The effect of Rotation on Thermal Convection in a Couple-Stress Fluid Saturating a Porous Medium Using Galerkin method: A Nonlinear Stability Analysis

 

Reeta Devi1, Sunil2 and Ravinder Paul3

1Department of Mathematics, Govt. Degree College, Sarkaghat, Distt. Mandi (H.P.) 175024, India

2Department of Mathematics, National Institute of Technology, Hamirpur, (H.P.) 177005, India

3Department of Physics, Govt.
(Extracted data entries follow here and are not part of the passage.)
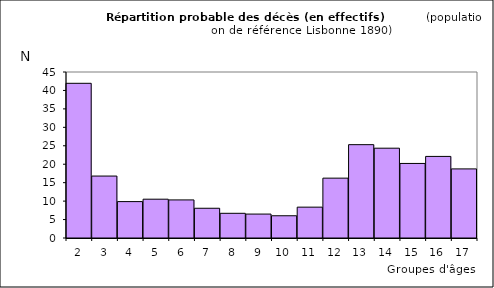
| Category | Series 0 |
|---|---|
| 2.0 | 41.934 |
| 3.0 | 16.793 |
| 4.0 | 9.866 |
| 5.0 | 10.517 |
| 6.0 | 10.326 |
| 7.0 | 8.065 |
| 8.0 | 6.693 |
| 9.0 | 6.485 |
| 10.0 | 6.028 |
| 11.0 | 8.362 |
| 12.0 | 16.227 |
| 13.0 | 25.301 |
| 14.0 | 24.347 |
| 15.0 | 20.211 |
| 16.0 | 22.115 |
| 17.0 | 18.731 |

Degree College, Hamirpur (H.P.) 177005, India

*Corresponding Author:  reetamaths6@gmail.com, sunilnitham@gmail.com

   

 

ABSTRACT:

A global nonlinear stability analysis is performed for a rotating couple-stress fluid layer heated from below saturating a porous medium for different conducting boundary systems. Here, the global nonlinear stability threshold for convection is exactly the same as the linear instability boundary. This optimal result is important because it shows that linearized instability theory has captured completely the physics of the onset of convection. The eigenvalue problems for different conducting boundaries are solved by using Galerkin method. The effects of couple-stress parameter, Darcy-Brinkman number and Taylor number on the onset of convection are also analyzed.

 

KEYWORDS: Couple-stress fluid, Global stability, Porous medium, Rotation, Free-Free, Rigid-Free, Rigid-Rigid conducting boundaries, Galerkin method.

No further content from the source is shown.